Fortunately, Will's ex-wife shows up just as the
monster named Theodore is about to squirm its way into Will's bed. She
has a kid with her who doesn't look at all like the kid in his
hallucinations, so you know they're real, but she wants them all to go
to Vermont, for cryin' out loud, which is where all these woodland
creatures come from in the first place.
Will stalls the Vermont trip by negotiating with a
record producer who is also a morgue clerk in “Men in Black” and
a video store owner in “Men in Black II,” thereby proving that
space-time is full of wormholes, or string, or something.
The producer, named J. Worthington Foulfellow and
played by a bald fox, bribes the monster trio into leaving Will by
singing “Hi-diddle-de-dee, a rock star's life for me!” and inviting
them to Pleasure Island, where they meet Lampwick and Pinocchio and get
wasted on Moxie shots and some really fine Miná de Veracruz cigars.
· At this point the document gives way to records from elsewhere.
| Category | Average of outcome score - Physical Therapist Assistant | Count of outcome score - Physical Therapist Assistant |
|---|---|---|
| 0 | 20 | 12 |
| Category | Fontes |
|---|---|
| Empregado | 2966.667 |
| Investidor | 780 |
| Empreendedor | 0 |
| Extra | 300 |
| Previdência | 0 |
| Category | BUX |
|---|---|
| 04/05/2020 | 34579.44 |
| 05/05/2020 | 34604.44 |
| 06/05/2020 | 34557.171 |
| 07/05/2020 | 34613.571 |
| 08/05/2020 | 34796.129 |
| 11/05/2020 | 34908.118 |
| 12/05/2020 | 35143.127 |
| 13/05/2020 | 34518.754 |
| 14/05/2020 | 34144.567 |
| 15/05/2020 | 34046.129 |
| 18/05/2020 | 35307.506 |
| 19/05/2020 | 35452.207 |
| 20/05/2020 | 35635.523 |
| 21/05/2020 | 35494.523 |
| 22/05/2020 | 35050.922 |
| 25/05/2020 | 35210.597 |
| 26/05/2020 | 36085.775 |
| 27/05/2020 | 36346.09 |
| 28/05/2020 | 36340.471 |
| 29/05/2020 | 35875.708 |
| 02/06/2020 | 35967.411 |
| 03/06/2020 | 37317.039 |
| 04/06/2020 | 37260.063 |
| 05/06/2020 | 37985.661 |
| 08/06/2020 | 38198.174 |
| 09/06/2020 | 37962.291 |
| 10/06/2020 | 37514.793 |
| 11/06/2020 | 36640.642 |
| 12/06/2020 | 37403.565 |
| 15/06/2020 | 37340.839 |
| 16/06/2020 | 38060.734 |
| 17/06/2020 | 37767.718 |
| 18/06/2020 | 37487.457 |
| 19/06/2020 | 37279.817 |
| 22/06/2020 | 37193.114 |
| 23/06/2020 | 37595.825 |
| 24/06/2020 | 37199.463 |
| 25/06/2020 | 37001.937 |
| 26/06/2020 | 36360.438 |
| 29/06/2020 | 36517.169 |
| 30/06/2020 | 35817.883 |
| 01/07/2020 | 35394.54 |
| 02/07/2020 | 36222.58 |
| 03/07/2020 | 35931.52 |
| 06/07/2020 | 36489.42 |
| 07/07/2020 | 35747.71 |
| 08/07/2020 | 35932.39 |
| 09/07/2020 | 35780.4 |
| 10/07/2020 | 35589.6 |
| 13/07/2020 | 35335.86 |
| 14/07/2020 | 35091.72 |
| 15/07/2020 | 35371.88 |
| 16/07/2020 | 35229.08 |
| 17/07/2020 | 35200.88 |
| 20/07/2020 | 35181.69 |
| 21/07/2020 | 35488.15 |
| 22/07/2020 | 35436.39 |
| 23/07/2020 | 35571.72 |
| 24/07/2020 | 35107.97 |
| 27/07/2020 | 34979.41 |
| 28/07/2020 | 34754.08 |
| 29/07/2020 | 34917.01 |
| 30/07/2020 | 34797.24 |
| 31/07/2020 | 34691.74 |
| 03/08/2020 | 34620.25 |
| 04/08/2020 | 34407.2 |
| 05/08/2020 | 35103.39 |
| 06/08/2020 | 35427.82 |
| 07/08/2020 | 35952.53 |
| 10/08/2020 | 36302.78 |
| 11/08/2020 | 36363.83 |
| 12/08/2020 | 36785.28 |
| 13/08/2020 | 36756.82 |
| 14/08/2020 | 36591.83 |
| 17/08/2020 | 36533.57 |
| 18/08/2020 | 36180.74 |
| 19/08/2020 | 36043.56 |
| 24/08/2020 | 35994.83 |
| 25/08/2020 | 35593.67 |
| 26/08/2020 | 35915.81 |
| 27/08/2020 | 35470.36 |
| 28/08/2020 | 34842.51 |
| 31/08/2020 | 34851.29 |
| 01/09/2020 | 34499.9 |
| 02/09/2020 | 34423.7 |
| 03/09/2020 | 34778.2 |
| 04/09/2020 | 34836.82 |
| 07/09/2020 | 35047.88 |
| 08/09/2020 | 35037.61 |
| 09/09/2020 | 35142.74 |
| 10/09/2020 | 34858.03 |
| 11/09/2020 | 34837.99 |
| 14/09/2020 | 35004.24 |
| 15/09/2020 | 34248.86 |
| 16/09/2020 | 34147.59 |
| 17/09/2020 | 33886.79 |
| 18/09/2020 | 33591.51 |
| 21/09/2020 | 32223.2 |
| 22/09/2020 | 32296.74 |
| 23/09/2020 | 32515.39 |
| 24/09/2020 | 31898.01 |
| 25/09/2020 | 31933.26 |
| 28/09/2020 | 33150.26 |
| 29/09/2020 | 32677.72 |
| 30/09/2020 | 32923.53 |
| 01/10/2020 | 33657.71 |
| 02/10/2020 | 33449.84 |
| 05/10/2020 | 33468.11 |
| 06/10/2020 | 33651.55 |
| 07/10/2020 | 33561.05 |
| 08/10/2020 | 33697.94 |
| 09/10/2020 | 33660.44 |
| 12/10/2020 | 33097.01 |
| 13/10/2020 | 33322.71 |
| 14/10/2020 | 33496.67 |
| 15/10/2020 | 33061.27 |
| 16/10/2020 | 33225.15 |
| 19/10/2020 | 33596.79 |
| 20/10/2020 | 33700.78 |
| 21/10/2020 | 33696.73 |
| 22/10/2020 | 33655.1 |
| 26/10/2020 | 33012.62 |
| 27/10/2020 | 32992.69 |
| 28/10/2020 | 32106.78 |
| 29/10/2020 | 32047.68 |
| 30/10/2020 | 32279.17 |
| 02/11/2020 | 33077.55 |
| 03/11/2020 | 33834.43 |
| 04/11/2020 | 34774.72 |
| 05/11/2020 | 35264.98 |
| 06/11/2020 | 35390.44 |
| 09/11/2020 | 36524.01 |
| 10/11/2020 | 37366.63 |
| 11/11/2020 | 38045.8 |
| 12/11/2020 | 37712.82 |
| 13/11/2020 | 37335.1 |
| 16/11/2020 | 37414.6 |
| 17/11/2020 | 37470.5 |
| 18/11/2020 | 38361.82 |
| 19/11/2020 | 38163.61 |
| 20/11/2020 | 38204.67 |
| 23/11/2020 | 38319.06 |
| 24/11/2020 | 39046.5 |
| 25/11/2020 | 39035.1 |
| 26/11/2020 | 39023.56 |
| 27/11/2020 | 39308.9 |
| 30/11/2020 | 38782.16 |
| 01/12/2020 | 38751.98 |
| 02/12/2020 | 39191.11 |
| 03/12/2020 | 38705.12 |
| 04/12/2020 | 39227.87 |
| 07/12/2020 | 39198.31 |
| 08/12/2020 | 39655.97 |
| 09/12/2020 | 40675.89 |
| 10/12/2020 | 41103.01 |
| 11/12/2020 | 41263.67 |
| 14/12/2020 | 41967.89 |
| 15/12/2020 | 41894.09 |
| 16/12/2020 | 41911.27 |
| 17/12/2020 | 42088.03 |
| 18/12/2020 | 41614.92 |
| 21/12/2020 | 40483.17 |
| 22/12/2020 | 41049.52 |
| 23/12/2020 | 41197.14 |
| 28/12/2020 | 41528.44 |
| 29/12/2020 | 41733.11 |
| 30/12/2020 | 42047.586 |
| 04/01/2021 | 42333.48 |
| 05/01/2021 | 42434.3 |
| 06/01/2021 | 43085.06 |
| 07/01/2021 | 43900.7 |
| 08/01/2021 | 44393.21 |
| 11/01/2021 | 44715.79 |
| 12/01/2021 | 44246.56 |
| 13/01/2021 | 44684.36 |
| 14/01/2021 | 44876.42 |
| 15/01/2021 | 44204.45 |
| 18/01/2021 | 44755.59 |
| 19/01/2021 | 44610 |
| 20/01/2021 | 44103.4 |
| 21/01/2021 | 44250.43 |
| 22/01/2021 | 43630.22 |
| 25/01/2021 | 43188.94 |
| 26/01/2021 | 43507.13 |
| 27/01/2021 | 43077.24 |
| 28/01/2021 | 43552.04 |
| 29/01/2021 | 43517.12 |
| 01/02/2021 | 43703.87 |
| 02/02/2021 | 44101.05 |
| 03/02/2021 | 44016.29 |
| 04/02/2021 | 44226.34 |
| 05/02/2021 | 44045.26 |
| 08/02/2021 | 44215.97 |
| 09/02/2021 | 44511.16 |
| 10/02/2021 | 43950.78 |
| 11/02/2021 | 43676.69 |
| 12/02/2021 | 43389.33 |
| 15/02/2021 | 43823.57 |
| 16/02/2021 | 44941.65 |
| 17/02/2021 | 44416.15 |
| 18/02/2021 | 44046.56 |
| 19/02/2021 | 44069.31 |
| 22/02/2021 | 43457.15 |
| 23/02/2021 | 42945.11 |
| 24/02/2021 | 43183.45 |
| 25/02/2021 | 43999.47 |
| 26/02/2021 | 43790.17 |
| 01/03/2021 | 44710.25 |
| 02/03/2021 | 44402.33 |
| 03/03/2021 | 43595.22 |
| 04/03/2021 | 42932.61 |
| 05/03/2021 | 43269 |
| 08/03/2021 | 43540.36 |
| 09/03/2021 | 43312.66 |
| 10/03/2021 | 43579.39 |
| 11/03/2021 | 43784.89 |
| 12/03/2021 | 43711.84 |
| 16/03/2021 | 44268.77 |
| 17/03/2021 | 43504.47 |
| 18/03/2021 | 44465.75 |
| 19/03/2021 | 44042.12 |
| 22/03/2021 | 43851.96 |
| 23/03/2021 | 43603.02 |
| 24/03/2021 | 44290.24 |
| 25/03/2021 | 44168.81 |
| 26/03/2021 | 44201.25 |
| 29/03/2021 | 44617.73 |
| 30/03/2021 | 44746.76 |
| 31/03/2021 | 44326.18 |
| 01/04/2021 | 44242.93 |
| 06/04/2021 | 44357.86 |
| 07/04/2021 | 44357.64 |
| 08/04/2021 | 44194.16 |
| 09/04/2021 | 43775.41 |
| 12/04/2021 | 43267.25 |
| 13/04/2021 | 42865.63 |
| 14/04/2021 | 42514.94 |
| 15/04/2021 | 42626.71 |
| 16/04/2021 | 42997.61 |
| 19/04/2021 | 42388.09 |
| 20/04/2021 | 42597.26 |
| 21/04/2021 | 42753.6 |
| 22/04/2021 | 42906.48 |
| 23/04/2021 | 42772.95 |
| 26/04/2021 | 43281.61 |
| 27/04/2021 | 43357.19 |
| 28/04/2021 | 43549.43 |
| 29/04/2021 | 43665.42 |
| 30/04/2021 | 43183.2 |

The trio wakes up with a collective hangover the
size of Cleveland, which is why they can't tolerate sunlight, and sell
their souls back to Will for a fistful of Alka-Seltzer and some dark
glasses. “Honest John” Foulfellow is bribed to give up the trio with a
Rogaine therapy gift certificate, and all the good guys end up at
Middlebury College, teaching Screenwriting 101 and spending their
afternoons gathering hazelnuts in the thickets and drinking macchiatos
at the Moldy Monk.
By the time I left the multiplex I had no clear idea
of what I had seen; I ran into the same friends, who said I had
obviously slept through both movies and couldn't be trusted to pass
judgment on any matters artistic, and I said, yawning cleverly, that
their mother wore army boots.
Of course all of us are going to meet again at
Christmas dinner and start the whole donnybrook up again, and I'm sure
you will too; but it's a tradition, and we couldn't get through
the Solstice without it.
So, Happy Christmas to all, and to all a clean fight.